» **DATA PROVIDED**:
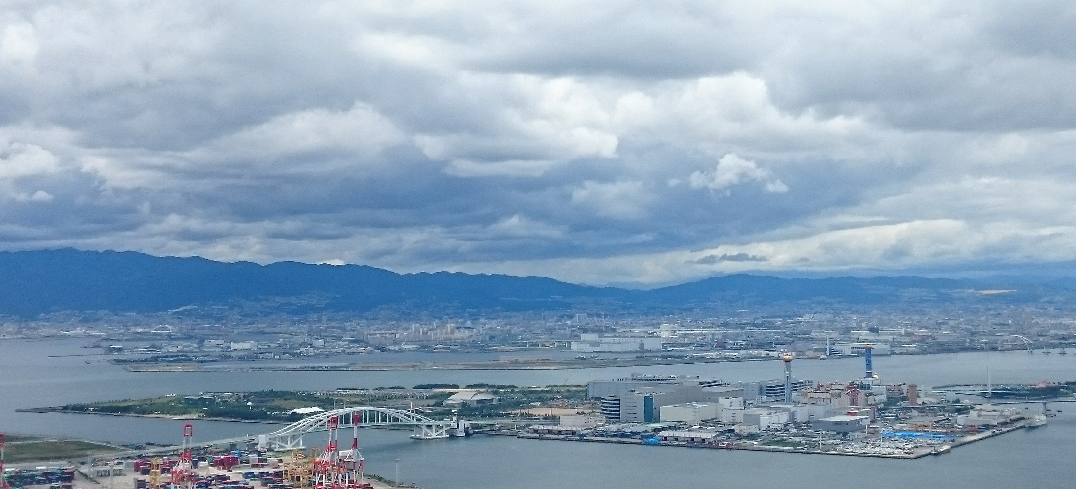 舞洲全景（大阪府咲洲庁舎より撮影）
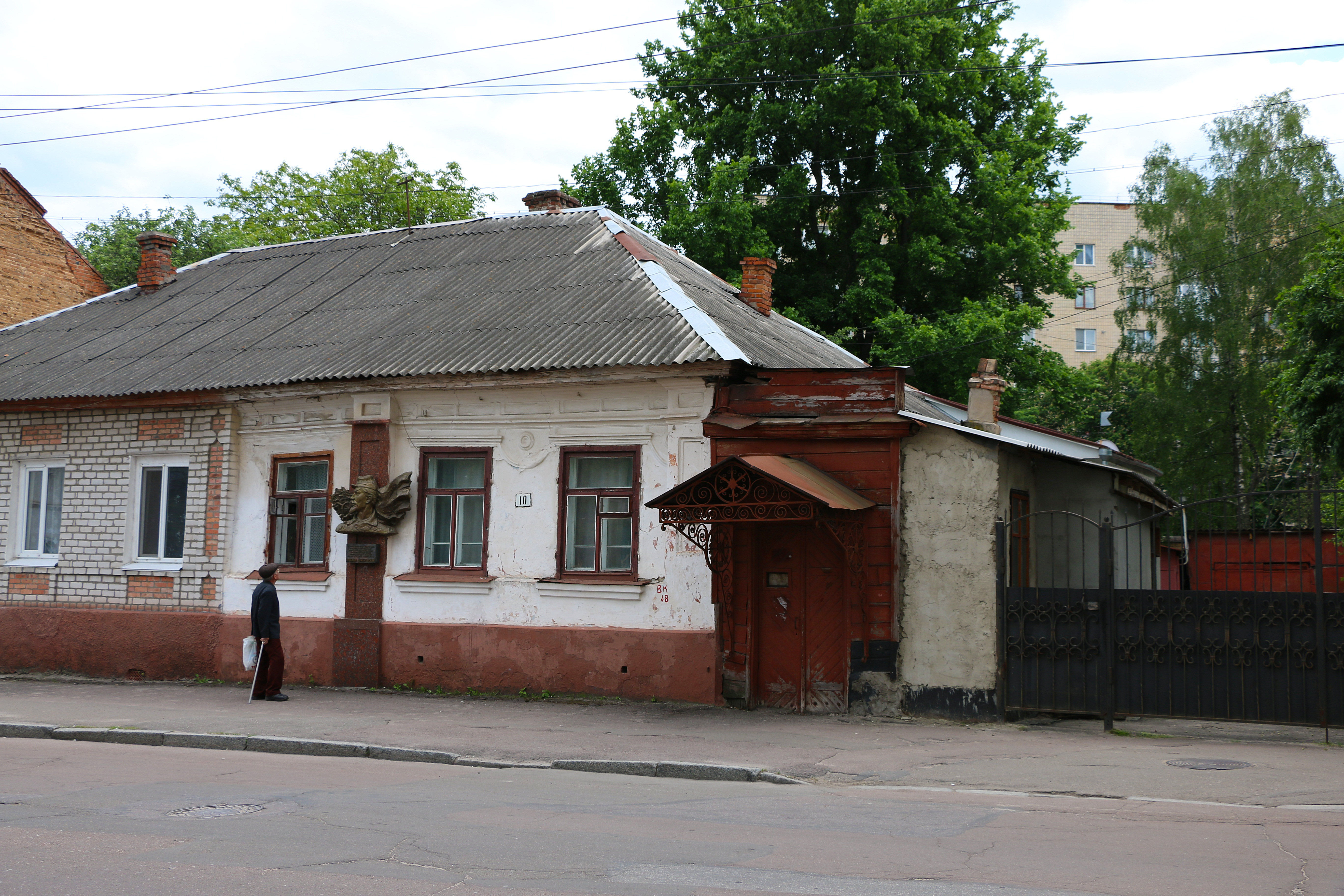 Будинок, в якому народився Ярослав Домбровський, генерал Паризької комуни, Житомир, вул. Мала Бердичівська, 10
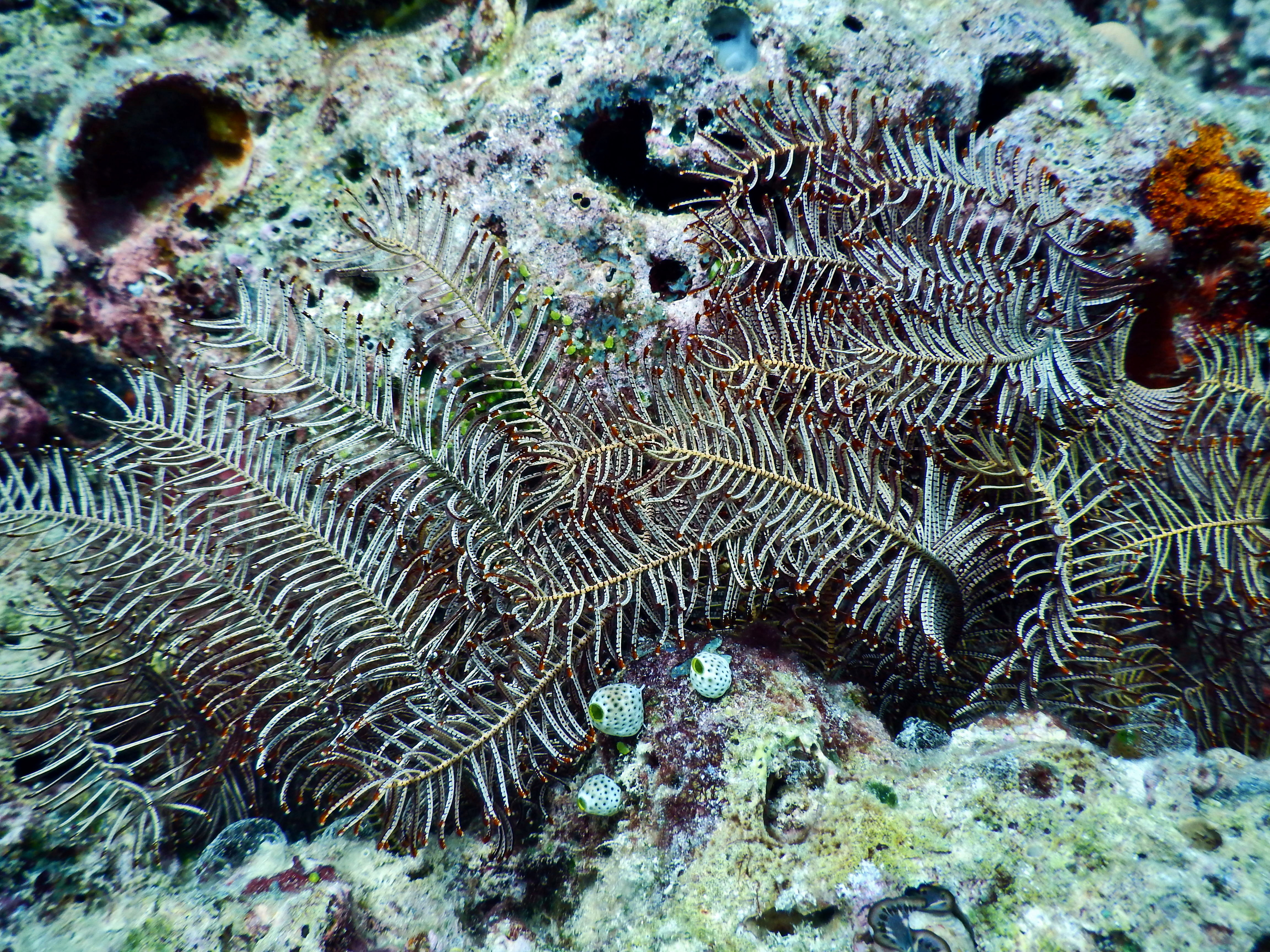 Une comatule Clarkcomanthus mirabilis aux Maldives (Milhadhoo, atoll de Baa).

» **DESCRIPTION OF THE TASK**:
Could you give back the full listing word for word, leaving out the images?

» **OUTPUT OF THE EXERCISE**:
 舞洲全景（大阪府咲洲庁舎より撮影）
 Будинок, в якому народився Ярослав Домбровський, генерал Паризької комуни, Житомир, вул. Мала Бердичівська, 10
 Une comatule Clarkcomanthus mirabilis aux Maldives (Milhadhoo, atoll de Baa).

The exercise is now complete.